The Teilhard de Chardin Center, or the ambition to bring science and religion into dialogue


The Teilhard de Chardin Center, on the Paris-Saclay plateau.

A newcomer is entering the French Catholic intellectual landscape. The Teilhard de Chardin Center is giving its first conference this Thursday, September 21. Launched jointly by four dioceses of Ile-de-France (Evry – Corbeil-Essonnes, Paris, Nanterre, Versailles) and the Society of Jesus (Jesuits), this new structure located on the campus of Paris-Saclay University aims to offer a space for dialogue between science, philosophy and spirituality.

Open to students, researchers, theologians as well as all those pionate about questions relating to the relationship between faith and reason, but also between ethics and scientific advances, the Center Teilhard de Chardin, named after this French scientist and Jesuit priest from the beginning of the last century (1881-1955), also offers a space for healing and prayer to students on campus as well as a chaplaincy service.

A return to school with artificial intelligence

As a space for reflection and training, the center is part of the desire of the Catholic Church to create spaces for multidisciplinary dialogue in Ile-de-France, in the tradition of the Collège des Bernardins, the Catholic Institute of Paris or Center Sèvres, stronghold of French Jesuit intellectual production, with which it will offer joint events.

Spread over 1,600 square meters, the Teilhard de Chardin Center includes a hemp concrete chapel covered with raw earth as well as a large hall intended for conferences, seminars and days of debates.
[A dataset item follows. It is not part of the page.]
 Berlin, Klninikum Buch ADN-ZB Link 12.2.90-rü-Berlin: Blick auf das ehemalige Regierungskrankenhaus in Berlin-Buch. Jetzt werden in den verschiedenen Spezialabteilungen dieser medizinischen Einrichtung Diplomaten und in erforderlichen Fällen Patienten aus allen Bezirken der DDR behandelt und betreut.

Other rooms are also made available to chaplaincies, who can meet there several times a week.

Concretely, the Teilhard de Chardin Center offers a conference every month in the large hall of the center, which will be led by one of the members of the scientific council, made up of physicists, philosophers, theologians and even a specialist in cyberintelligence . Those wishing to participate can register for free on the center’s website, or follow the broadcast online.
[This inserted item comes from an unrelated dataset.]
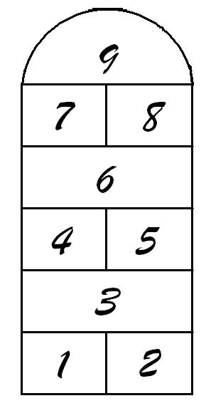 Juego infantil llamado "pon" en Cuba.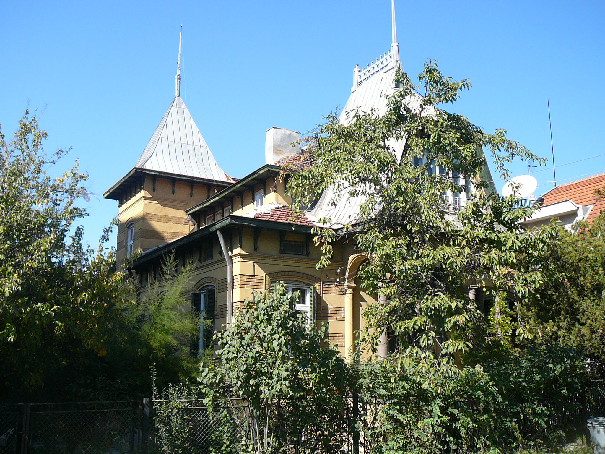 Pavlovo,Sofia,Bulgaria

Led by Eric Charmetant (philosopher and theologian) and Philippe Trouchaud (cyberintelligence manager at PwC France), the first conference focuses on the evolution of human work in the age of artificial intelligence. The effectiveness of conversational software like ChatGPT (OpenAI) or Bard (Google) “asks real questions about the vvalue of human thought »underlines Dominique Degoul, director of the center, according to whom a third of jobs intellectuals are currently under threat”.